>[DHF]:
>> Once you see the point of Odom's construction, you easily see this
>> variation:
>>
>> Stick two squares together along one side AB. Draw the circumcircle
>> around the resulting 2x1 rectangle. Extend AB to meet the circle in C.
[APH]
>This is algebraically much simpler than the Odom's.
>
>* In Odom's figure:
>Draw the altitude from D, intersecting AB, EF, and the circumference at
>H, I, K, resp., and call: BC = x, IK = y. Also, let C' be the point that
>AB intersects the arc ED.
>
> D
> /|\
> / | \
> / | \
> C'-----A---H---B-----C
> / | \
> / | \
> / | \
> E-------I-------F
>
...
[DHF]
Or use the intersecting chore theorem (Elements IV ?) on the chords C'BC
and DBF, and the same thing in the rectangle figure!

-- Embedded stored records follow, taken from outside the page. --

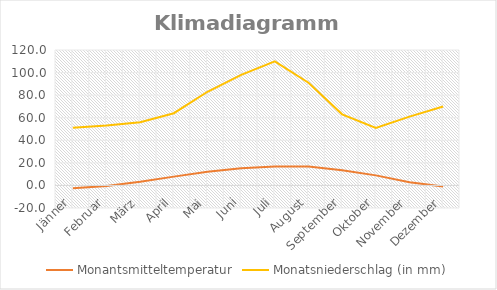
| Category | Monantsmitteltemperatur | Monatsniederschlag (in mm) |
|---|---|---|
| Jänner | -2.4 | 51 |
| Februar | -0.5 | 53 |
| März | 3.2 | 56 |
| April | 7.8 | 64 |
| Mai | 12.2 | 83 |
| Juni | 15.2 | 98 |
| Juli | 16.8 | 110 |
| August | 16.7 | 91 |
| September | 13.5 | 63 |
| Oktober | 8.9 | 51 |
| November | 2.8 | 61 |
| Dezember | -1 | 70 |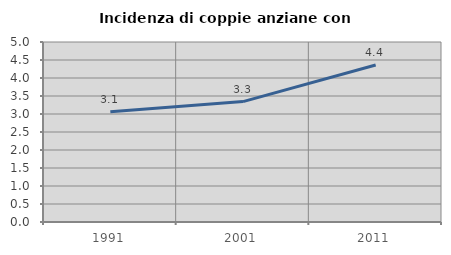
| Category | Incidenza di coppie anziane con figli |
|---|---|
| 1991.0 | 3.062 |
| 2001.0 | 3.344 |
| 2011.0 | 4.361 |

PS Then, later, Antreas says
[APH]
...
>Let us assume that DE = EF = FD = 1.
>
>With respect to point B, we have:
>
> BD * BF = BC * BC' = BC * (AB + AC'),
>
>and since:
>
> AC' = BC = x, AB = EF/2 = DB = BF = 1/2, we get:
>
>1/2 * 1/2 = x * (1/2 + x) ===> x = (sqrt(5) - 1) / 4
>
>etc
[DHF]
There's no need to evaluate lengths when you use the Elements Definition IV 4
of division in extreme and mean ratio!
PS I'm off to get the train to England in a couple of hours, so you won't
hear anything more from me for a while.